Enabled with the --enable-crdebug flag. See the following website for more information:
http://osl.iu.edu/research/ft/crdebug/
* Added Stable Storage (SStore) framework for checkpoint storage
* 'central' component does a direct to central storage save
* 'stage' component stages checkpoints to central storage while the application continues execution.
* 'stage' supports offline compression of checkpoints before moving (sstore_stage_compress)
* 'stage' supports local caching of checkpoints to improve automatic recovery (sstore_stage_caching)
* Added Compression (compress) framework to support
* Add two new ErrMgr recovery policies
* {{{crmig}}} C/R Process Migration
* {{{autor}}} C/R Automatic Recovery
* Added the {{{ompi-migrate}}} command line tool to support the {{{crmig}}} ErrMgr component
* Added CR MPI Ext functions (enable them with {{{--enable-mpi-ext=cr}}} configure option)
* {{{OMPI_CR_Checkpoint}}} (Fixes trac:2342)
* {{{OMPI_CR_Restart}}}
* {{{OMPI_CR_Migrate}}} (may need some more work for mapping rules)
* {{{OMPI_CR_INC_register_callback}}} (Fixes trac:2192)
* {{{OMPI_CR_Quiesce_start}}}
* {{{OMPI_CR_Quiesce_checkpoint}}}
* {{{OMPI_CR_Quiesce_end}}}
* {{{OMPI_CR_self_register_checkpoint_callback}}}
* {{{OMPI_CR_self_register_restart_callback}}}
* {{{OMPI_CR_self_register_continue_callback}}}
* The ErrMgr predicted_fault() interface has been changed to take an opal_list_t of ErrMgr defined types. This will allow us to better support a wider range of fault prediction services in the future.
* Add a progress meter to:
* FileM rsh (filem_rsh_process_meter)
* SnapC full (snapc_full_progress_meter)
* SStore stage (sstore_stage_progress_meter)
* Added 2 new command line options to ompi-restart
* --showme : Display the full command line that would have been exec'ed.

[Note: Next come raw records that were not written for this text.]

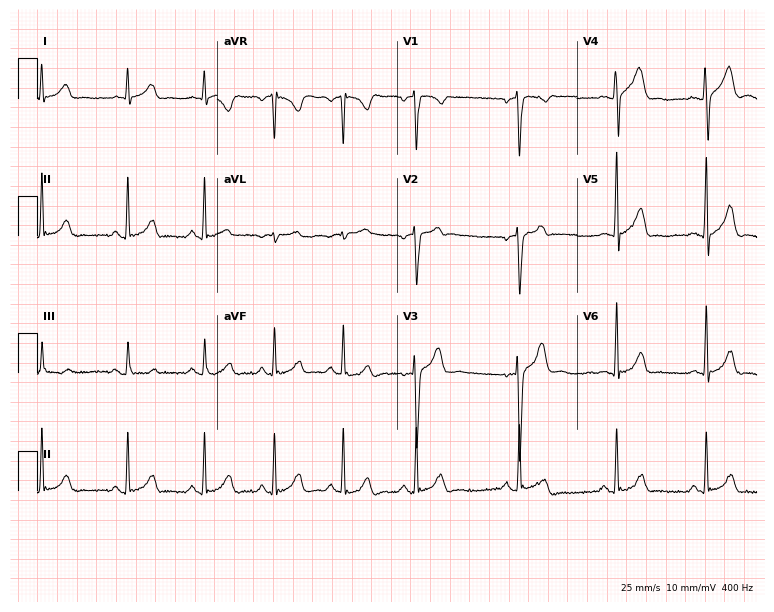
12-lead ECG from a 22-year-old man. Recorded interpretation: within normal limits.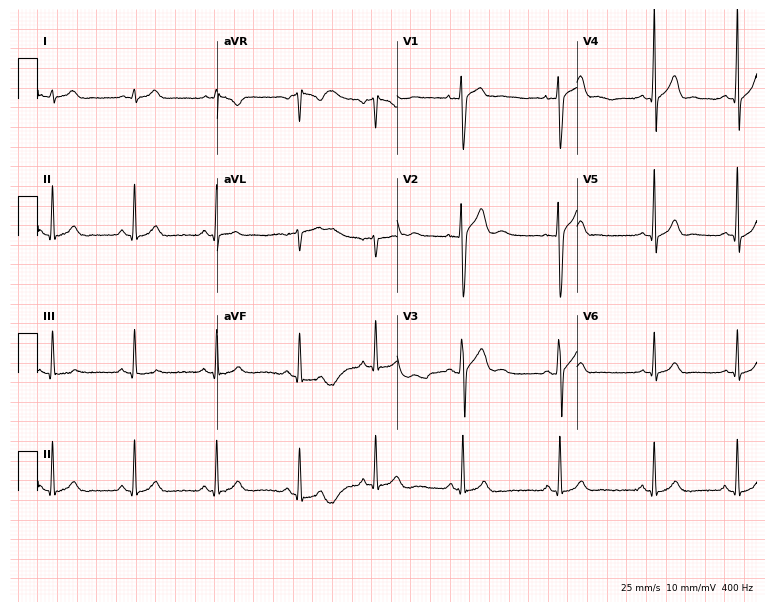
12-lead ECG from a male, 18 years old. Recorded interpretation: within normal limits.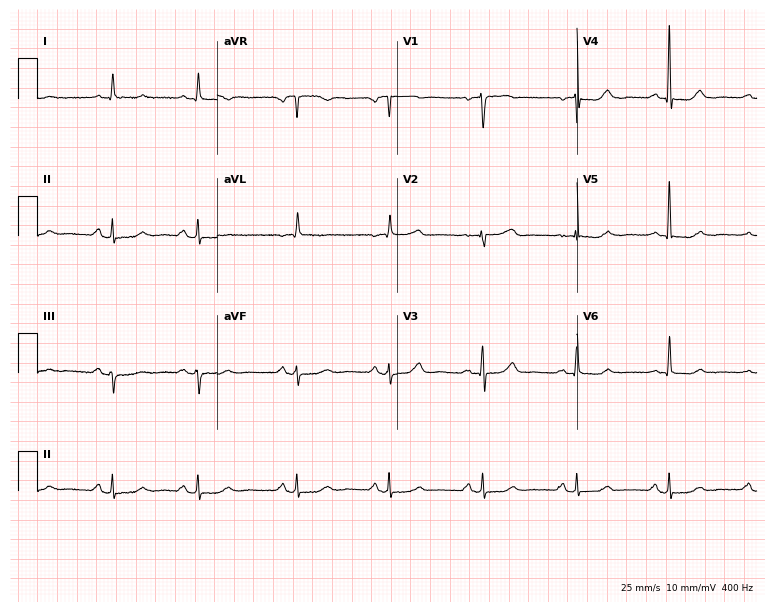
Resting 12-lead electrocardiogram. Patient: a female, 60 years old. None of these six findings is recorded: first-degree AV block, right bundle branch block, left bundle branch block, sinus bradycardia, atrial fibrillation, sinus tachycardia. Other findings, if any, are not listed.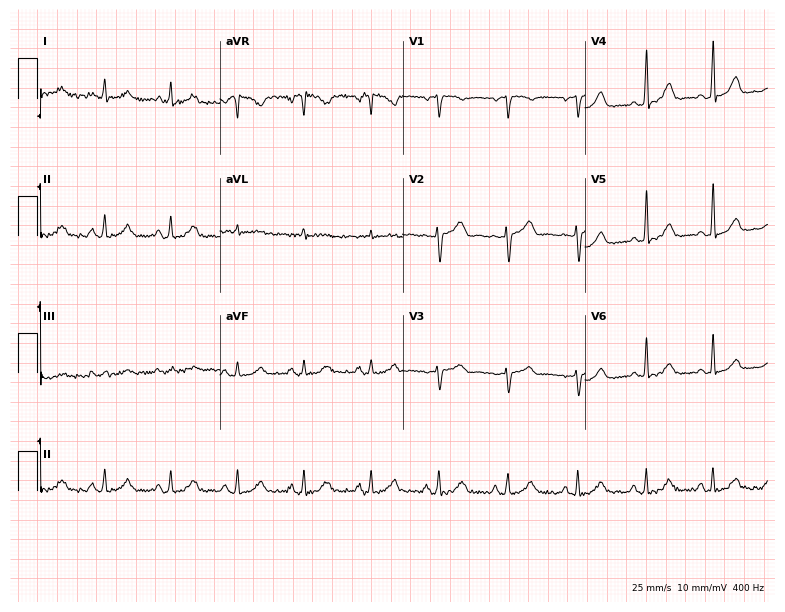
Electrocardiogram, a female, 45 years old. Of the six screened findings (first-degree AV block, right bundle branch block, left bundle branch block, sinus bradycardia, atrial fibrillation, sinus tachycardia), none is recorded.

* --mpirun_opts : Command line options to pass directly to mpirun. (Fixes trac:2413)
* Deprecated some MCA params:
* crs_base_snapshot_dir deprecated, use sstore_stage_local_snapshot_dir
* snapc_base_global_snapshot_dir deprecated, use sstore_base_global_snapshot_dir
* snapc_base_global_shared deprecated, use sstore_stage_global_is_shared
* snapc_base_store_in_place deprecated, replaced with different components of SStore
* snapc_base_global_snapshot_ref deprecated, use sstore_base_global_snapshot_ref
* snapc_base_establish_global_snapshot_dir deprecated, never well supported
* snapc_full_skip_filem deprecated, use sstore_stage_skip_filem
Minor Changes:
--------------
* Fixes trac:1924 : {{{ompi-restart}}} now recognizes path prefixed checkpoint handles and does the right thing.
* Fixes trac:2097 : {{{ompi-info}}} should now report all available CRS components
* Fixes trac:2161 : Manual checkpoint movement. A user can 'mv' a checkpoint directory from the original location to another and still restart from it.
* Fixes trac:2208 : Honor various TMPDIR varaibles instead of forcing {{{/tmp}}}
* Move {{{ompi_cr_continue_like_restart}}} to {{{orte_cr_continue_like_restart}}} to be more flexible in where this should be set.
* opal_crs_base_metadata_write* functions have been moved to SStore to support a wider range of metadata handling functionality.
* Cleanup the CRS framework and components to work with the SStore framework.
* Cleanup the SnapC framework and components to work with the SStore framework (cleans up these code paths considerably).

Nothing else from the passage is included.